3.             Par courrier du 14 mai 2020 (I-4______), adressé à M. B______, le département du territoire (ci-après : DT ou le département) lui a signalé que suite à une dénonciation, il avait constaté qu'un portail et une clôture avait été installés et que des containers avaient été entreposés sans autorisation de construire alors qu'ils étaient susceptibles d'être assujettis à la loi sur les constructions et les installations diverses du 14 avril 1988 (LCI - L 5 05). Un délai de 10 jours lui était imparti pour se déterminer à ce sujet.

4.             En date du 2 juin 2020, M. B______ s'est déterminé.

5.             Par décision du 12 juin 2020, le département a informé M. B______ que les objets litigieux ne pouvaient être maintenus en l'état. Il lui a par conséquent ordonné le démontage du portail et de la clôture et l'évacuation des containers, ainsi que la remise en état du terrain naturel dans un délai de 60 jours.

6.             Le 22 octobre 2020, le département a été informé du décès de M. B______.

7.             L'hoirie du précité est devenue propriétaire de la parcelle en question. À ce jour, le registre foncier ne fait toujours pas mention de cette modification de propriété.

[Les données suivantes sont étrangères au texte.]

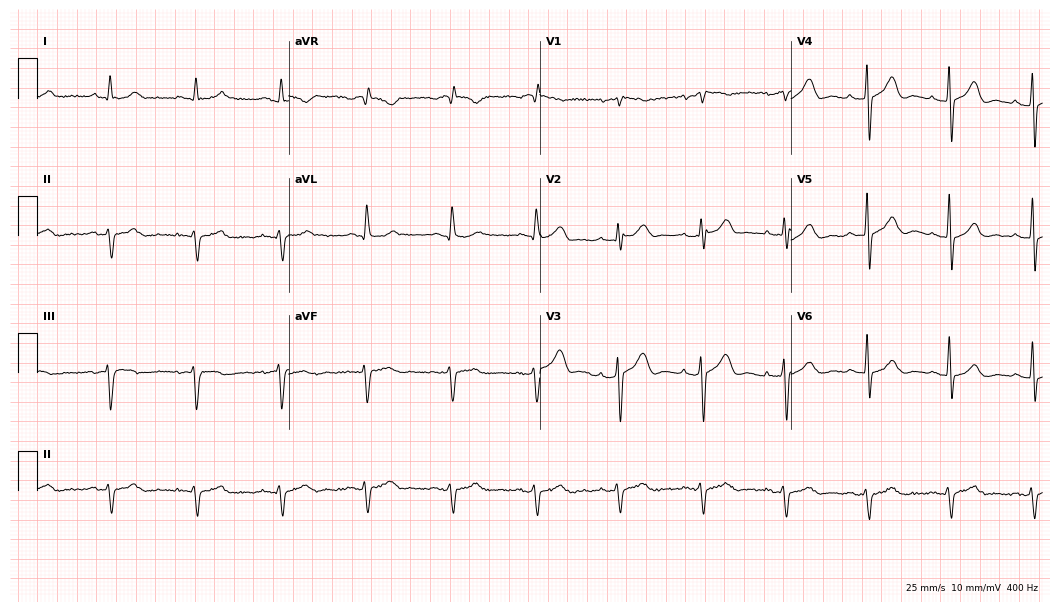
12-lead ECG from a male, 76 years old. No first-degree AV block, right bundle branch block (RBBB), left bundle branch block (LBBB), sinus bradycardia, atrial fibrillation (AF) or sinus tachycardia recorded for this tracing.

8.             Par courrier du 18 mars 2022, le département a informé la société D______ SA, au siège de la société A______ SA, locataire de la parcelle n° 1______, qu'il avait constaté, suite à une dénonciation, que plusieurs éléments étaient susceptibles de constituer une infraction à la LCI. Un délai de dix jours lui était imparti pour se déterminer à ce sujet.

Il s'agissait des éléments suivants :

1. La construction du hangar n° 2______ ;

2. La construction du hangar n° 3______ ;

3. La modification du hangar A ;

4. La construction du hangar B ;

5. L'installation d'un portail C ;

6. La construction d'un mur D ;

7. L'installation d'une clôture périphérique E ;

8. La modification du terrain F ;

9. le stockage de containers, bennes, de matériaux de chantier, d'engins de chantier et de palettes G.

9.             Par courrier du 1er avril 2022, D______ SA a répondu au département qu'elle n'avait aucun lien avec la parcelle n° 1______ et qu'il s'agissait plutôt de la société A______ SA, locataire de cette parcelle.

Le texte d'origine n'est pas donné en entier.